*** Data listing Section Begins ***

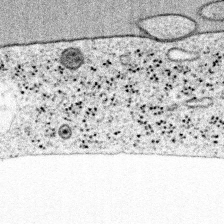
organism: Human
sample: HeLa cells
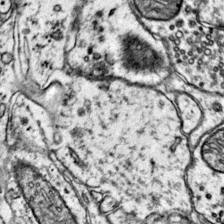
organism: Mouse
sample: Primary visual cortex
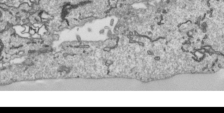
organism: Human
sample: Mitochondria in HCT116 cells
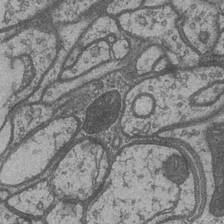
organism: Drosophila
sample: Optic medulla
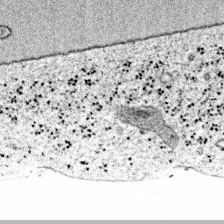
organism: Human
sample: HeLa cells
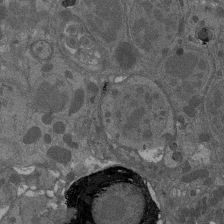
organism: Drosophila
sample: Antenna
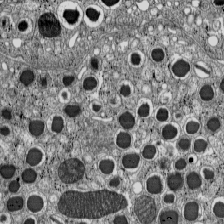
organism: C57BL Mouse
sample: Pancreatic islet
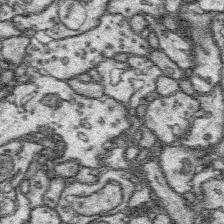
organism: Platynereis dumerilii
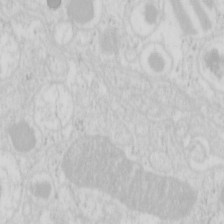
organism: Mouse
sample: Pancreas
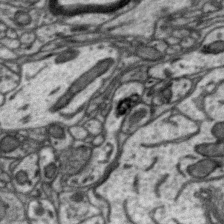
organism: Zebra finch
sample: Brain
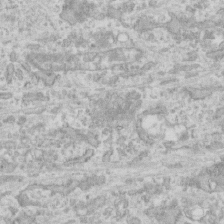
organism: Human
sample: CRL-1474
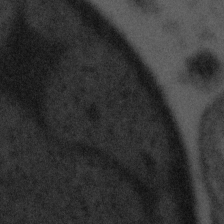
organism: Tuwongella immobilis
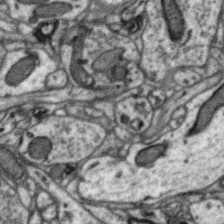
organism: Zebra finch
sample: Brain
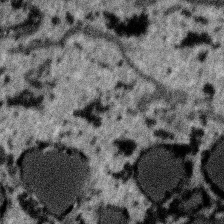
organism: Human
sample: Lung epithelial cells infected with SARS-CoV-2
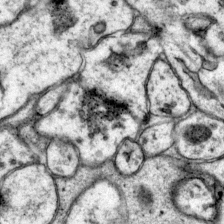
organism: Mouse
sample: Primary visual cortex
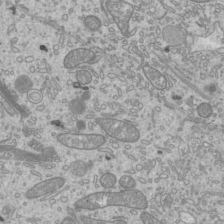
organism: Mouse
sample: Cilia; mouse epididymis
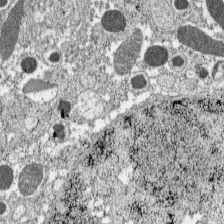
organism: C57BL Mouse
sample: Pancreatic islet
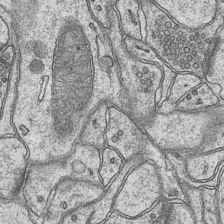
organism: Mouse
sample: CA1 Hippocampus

*** Data listing Section Ends ***

## Problem details
Set every record down verbatim. No pictures belong in the copy.

## Result of the task
organism: Human
sample: HeLa cells
organism: Mouse
sample: Primary visual cortex
organism: Human
sample: Mitochondria in HCT116 cells
organism: Drosophila
sample: Optic medulla
organism: Human
sample: HeLa cells
organism: Drosophila
sample: Antenna
organism: C57BL Mouse
sample: Pancreatic islet
organism: Platynereis dumerilii
organism: Mouse
sample: Pancreas
organism: Zebra finch
sample: Brain
organism: Human
sample: CRL-1474
organism: Tuwongella immobilis
organism: Zebra finch
sample: Brain
organism: Human
sample: Lung epithelial cells infected with SARS-CoV-2
organism: Mouse
sample: Primary visual cortex
organism: Mouse
sample: Cilia; mouse epididymis
organism: C57BL Mouse
sample: Pancreatic islet
organism: Mouse
sample: CA1 Hippocampus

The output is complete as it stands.